The sixpac machines are better suited to running codes; we have therefore set up a dedicated
batch submission application for the sixpac, for the purpose of delegating executable codes to
those nodes that are free and available on a continuing basis. The Sun Grid Engine is used as
the background batch submitter, but will be transparently run through specific scripts we have
employed to handle more Math system specific concerns.
Running jobs on the SIXPAC
From any server on the MathNet, you can run your "compiled" jobs (C, C++, F77, F90, etc.). You
simply submit the job to the SIXPAC, and it will parcel out the job to any of the six machines
that is currently not running any jobs.
Assume that your script / program is in your root directory, in a subdirectory called, let's
say, 'mydir', you would simply type:
sixpac mydir
and then a queueing script will appear in your UNIX window (called job.q). The script will guide
you through a series of questions for submitting your job. First and foremost, you should "build"
your command script to run the job. This can be done by selecting "b" for build. Since you
specified the directory where your file is located as 'mydir', it will look in 'mydir' for that
file. Afterwards, it will create the command script for you.

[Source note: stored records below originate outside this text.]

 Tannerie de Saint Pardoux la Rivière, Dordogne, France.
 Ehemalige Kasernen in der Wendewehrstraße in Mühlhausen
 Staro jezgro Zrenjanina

If instead of using the batch submission (queueing) procedure, you intend to log directly in to one of the
sixpac machines, you can also run jobs that way. However, you run the risk of overloading a machine
that could already be running jobs. In addition, if you a running a job there, the sixpac queueing
system will overlook that machine when submitting a new job (as long as your job is running on it).
I.e., if others want to submit to the sixpac, they may not be apprised of the status of the available
machines if you are running your job outside of the queueing system.

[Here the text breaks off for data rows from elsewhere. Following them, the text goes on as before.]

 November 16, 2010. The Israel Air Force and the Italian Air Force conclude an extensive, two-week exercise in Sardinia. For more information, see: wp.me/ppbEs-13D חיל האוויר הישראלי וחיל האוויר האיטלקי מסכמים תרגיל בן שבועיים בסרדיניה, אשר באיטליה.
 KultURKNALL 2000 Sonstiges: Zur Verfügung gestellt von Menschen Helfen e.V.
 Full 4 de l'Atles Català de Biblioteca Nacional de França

Reviewing job queue status on the SIXPAC
To review the job queue status on the SIXPAC, simply type:
sixque
Then, you will see a screen which displays the jobs running on the various SIXPAC machines. It will
look something like this:
job-ID    prior name        user p         state submit/start at      queue       master   ja-task-ID
---------------------------------------------------------------------------------------------
      21       0   hello.sh.c   ra      t       09/26/2003   15:47:48   guiness.q    MASTER
To interpret this: job-ID is 21, user is ra, file submitted is hello.sh.cmd, time of submission is 3:47 on 9/26, and the
job ran on queue 'guiness.q' (one of the SIXPAC machines).

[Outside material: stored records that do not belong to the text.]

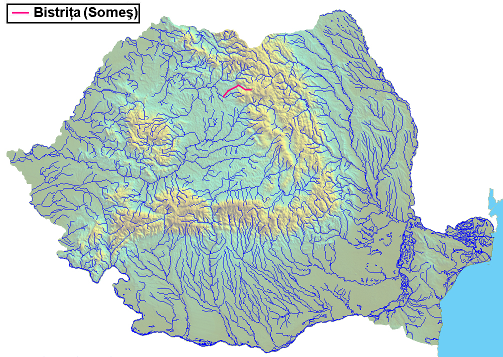 Raul Bistrita
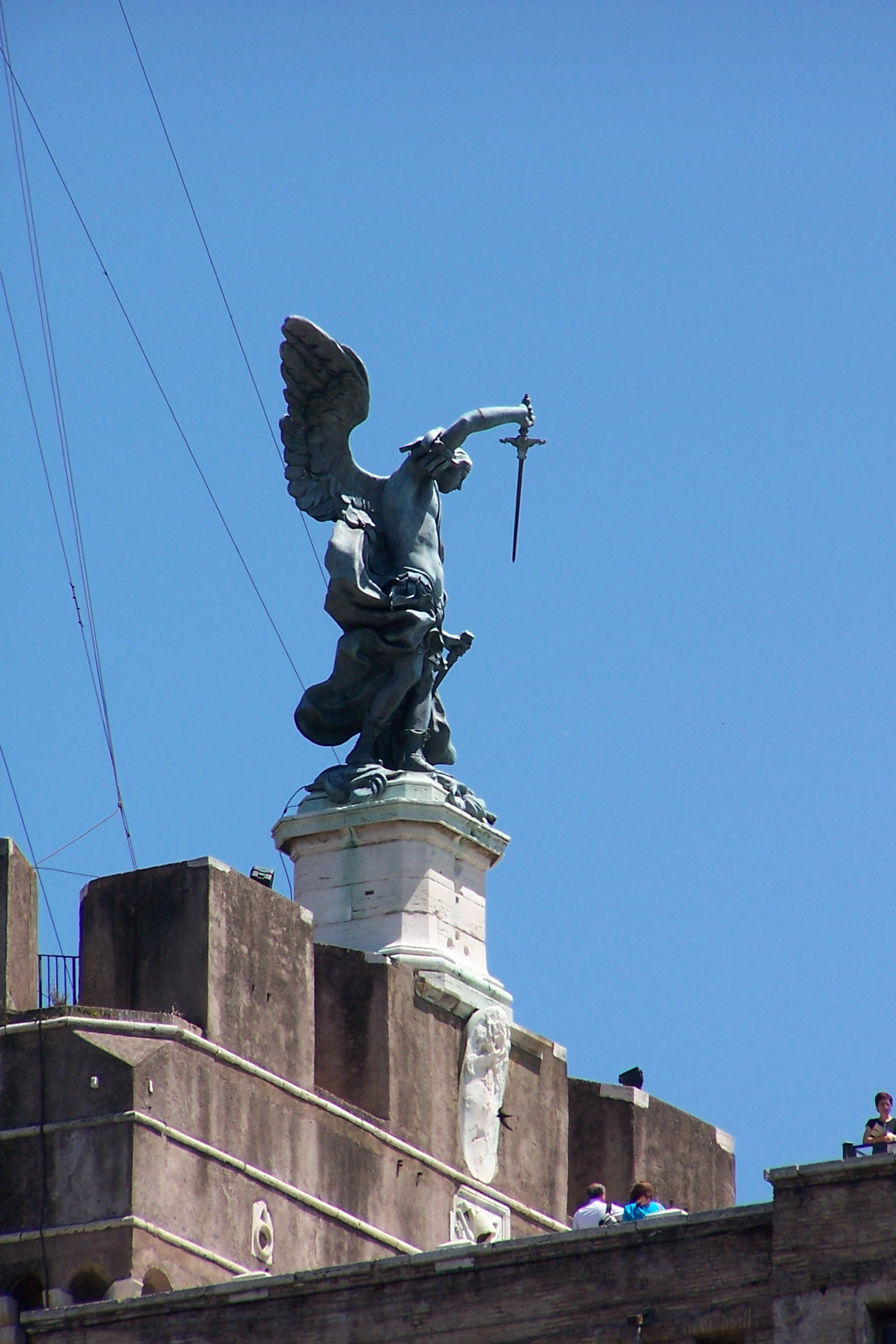 Rom, Der Engel auf der Engelsburg
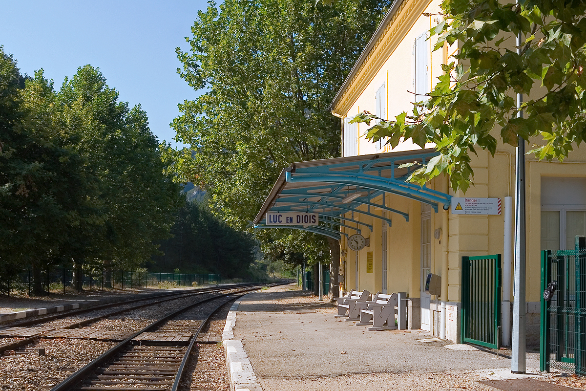 Gare de Luc-en-Diois (France-Drôme) - Ligne de Livron à Aspres-sur-Buëch
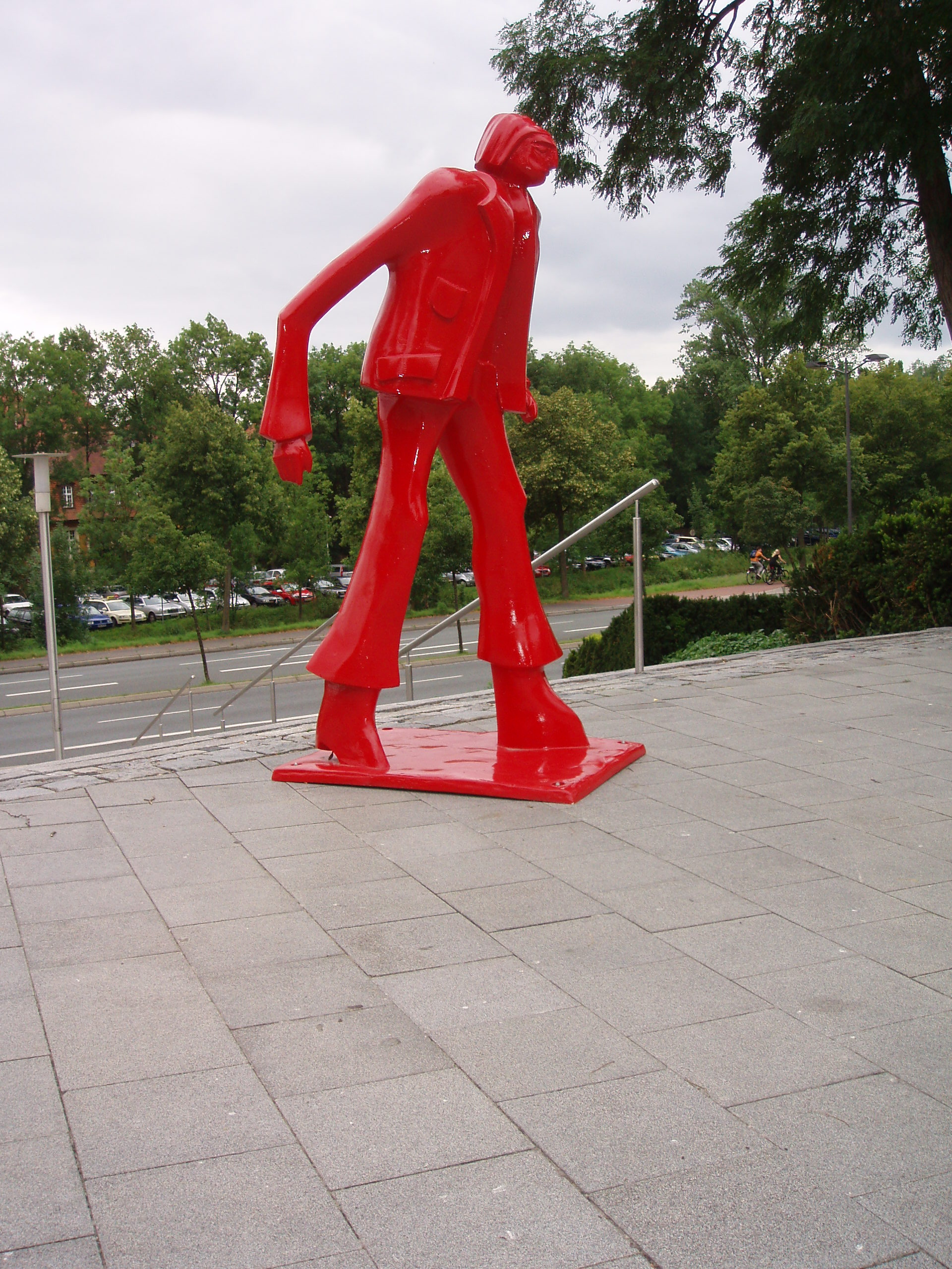 Plastik von Kurt Laurenz Metzler

Sample job run on the SIXPAC
The following are a sequence of windows which appear in your command line screen after running 'sixpac mydir':
Notice to users of the job.queue script:
The output for SGE jobs generated by the job.queue script
will be written to two files:
'jobname'.joblog will contain the output from the 'jobname'.cmd script.
'jobname'.output will contain the output from the program or script being executed.
Enter to continue.
Functions (acceptable abbreviations are shown in CAPS)
Menu: Display this menu
Build: Build a SGE .cmd file for Serial
Submit: Submit a SGE .cmd file for execution
STatus: Display the status of SGE jobs for ra
SYsstat: Display the status of SGE jobs for the system
Hold: Hold a SGE job
RELease: Release a SGE job that is held
RESet Reset the priority of a SGE job
Cancel: Cancel a SGE job
Quit: Exit this script
Command: b (<-- for build)
Enter the name of the program or script to be executed
: hello.sh (<-- for example)
Checking for duplicate queue control files.
You already have a "/net/tupelo/h1/maint/ra/hello/hello.sh.cmd" file.
Do you want to remove this file and continue (y or n)?
'default n': y (<-- for example)
Enter any arguments for the hello.sh program or script (default none):
The "hello.sh.cmd" file has been built.
Would you like to submit it (y or n)?
: y (<-- for example)
Checking for duplicate output files.
You already have a "/net/tupelo/h1/maint/ra/hello/hello.sh.joblog" file.
You already have a "/net/tupelo/h1/maint/ra/hello/hello.sh.output" file.
Do you want to overwrite these files and continue (y or n)?
'default n': y (<-- for example)
your job 19 ("hello.sh.cmd") has been submitted
Current SGE job status for ra
job-ID prior name user state submit/start at queue master ja-task-ID
---------------------------------------------------------------------------------------------
19 0 hello.sh.c ra qw 09/25/2003 12:00:05
Enter to continue.
BRIEF EXPLANATION OF WHAT WENT ON ABOVE.
1) You ran 'sixpac mydir'.
2) It launched a notice screen, you hit enter
3) It gave you a menu; you selected 'b' to build the command script
4) It asked for the name of the file to run (e.g., hello.sh)
5) It found that you already have a command script; asked to remove it; you answered yes
6) It asked you to enter any arguments. You had none, and hit enter
7) It told you the command file was built; it asked you to submit it; you answered yes
8) It checked for duplicate files; it asked to overwrite them; you answered yes
   (please note, each output file is NOW tagged with the job ID number at the end.
9) It submitted your job, and gave you a message indicating the status in the queue
10) If you hit enter again, you'll return to the main menu, and then hit 'q' for quit
FURTHER NOTES
1) If you just run 'sixpac' instead of 'sixpac mydir' (or whatever you call your subdirectory),
  it will just look in your home root (i.e., ~username directory).
2) If you have built your command script, and just want to run it (perhaps with different input
   only, then you type 's' for submit instead of 'b' for build. If you 'submit' a job, you
   still need only type the filename (e.g., hello.sh), and NOT the command script name hello.sh.cmd.
3) You will receive 2 emails to your address in regards to the job: 1) tells you when the job
   was submitted, and 2) tells you full details of the job (runtime, completion time, etc.).
   Samples of these emails are below.
The EMAILS that you will receive regarding the job you just ran
Subject: Job 19 (hello.sh.cmd) Started
Job 19 (hello.sh.cmd) Started
User = ra
Queue = bud.q
Host = bud.math.ucla.edu
Start Time = 09/25/2003 12:00:13
Subject: Job 19 (hello.sh.cmd) Complete
Job 19 (hello.sh.cmd) Complete
User = ra
Queue = bud.q
Host = bud.math.ucla.edu
Start Time = 09/25/2003 12:00:13
End Time = 09/25/2003 12:00:13
User Time = 00:00:00
System Time = 00:00:00
Wallclock Time = 00:00:00
CPU = NA
Max vmem = NA
Exit Status = 0